Le sondage YouGov à l’été 2017 montre que l’électeur AfD est plus sceptique à l’égard de la compétence de ses dirigeants et cadres que ceux des autres partis, et qu’il doute de sa capacité à parvenir réellement au pouvoir.

Le discours sexiste et réactionnaire, porté par Björn Höcke et André Poggenburg, limite de fait sa progression auprès de l’électorat féminin. Le programme social de l’AfD est très pauvre sur les questions de politique familiale, d’éducation. S’agissant de l’électorat populaire, les positions économiques libérales radicales du programme de la campagne de 2017, et telles qu’on les lit dans les professions de foi des députés, singularise l’AfD par rapport avec la plupart des autres partis populistes en Europe. Cette frange national-sociale est aujourd’hui clairement minoritaire au sein du parti.

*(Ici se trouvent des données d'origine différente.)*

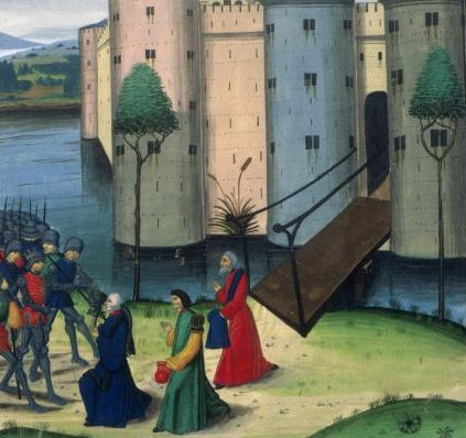 Titre: Reddition de Célènes, Quinte-Curce, Histoire d'Alexandre le Grand (traduction Vasque de Lucène), Belgique, Flandre, XVe siècle Cote: BNF Richelieu Manuscrits occidentaux Français 47, Fol. 16 ICR: 2079 Licence: Identifiant: 08100011 Image Nunéro: 10 Source: Site de Gallica

L’AfD va-t-elle opérer sa mue programmatique sur les questions économiques et sociales vers les couches précarisées, et opérer la synthèse entre le sujet du déclassement économique et social des couches populaires et le ressentiment culturel de son électorat actuel ?

3. Comment l’électorat AfD va-t-il réagir au contre-discours que les autres partis vont proposer ?

La CDU et la CSU peuvent-elles réussir cette captation des électeurs AfD tout en conservant leur socle démocratique et éviter un phénomène de « tea-party-isation » comme l’a vécu le Parti républicain aux États-Unis ? Quelle offre politique alternative autre que le discours convenu sur la redistribution des richesses (qui n’a pas même convaincu ses électeurs traditionnels lors de la campagne) le SPD pourrait-il proposer aujourd’hui à la base électorale de l’AfD ? Le positionnement critique de Christian Lindner (FDP) à l’égard de la politique migratoire du gouvernement, et eurosceptique, son rapport ambigu avec certaines figures populistes durant la campagne, ciblent également cet électorat.

Un parti bien parti pour durer

Il est illusoire d’imaginer un recul ou une attrition rapide d’une formation qui revendique l’exclusivité de la fonction tribunicienne au sein du paysage politique allemand, qui fut longtemps l’apanage de la CSU à droite.

Certes, les députés AfD, tous novices au Bundestag – à l’exception de Martin Hohmann, qui a siégé sous les couleurs de la CDU avant d’en être exclu pour ses propos antisémites –, ne possèdent ni les codes de la culture politique et parlementaire, ni le professionnalisme des formations établies. Certes, le parti sera vraisemblablement, comme toutes les formations populistes traversés de dissidences, d’exclusion et d’anathèmes. Certes, la radicalisation de son discours compromet sa stratégie d’accès au pouvoir à l’horizon 2021.

Mais dans le sillage des 92 députés de l’AfD s’installe à Berlin tout un écosystème de staffers, consultants, lobbyistes, agences de communication, think tanks qui vont accompagner l’institutionnalisation, sa normalisation – et sa bureaucratisation. Loin d’être un épiphénomène de l’histoire politique allemande contemporaine, l’AfD est un élément de la recomposition du paysage politique outre-Rhin, qui oblige les deux grands « Volksparteien » à se réinventer en profondeur, même – ou a fortiori – dans l’hypothèse d’une nouvelle Grande Coalition.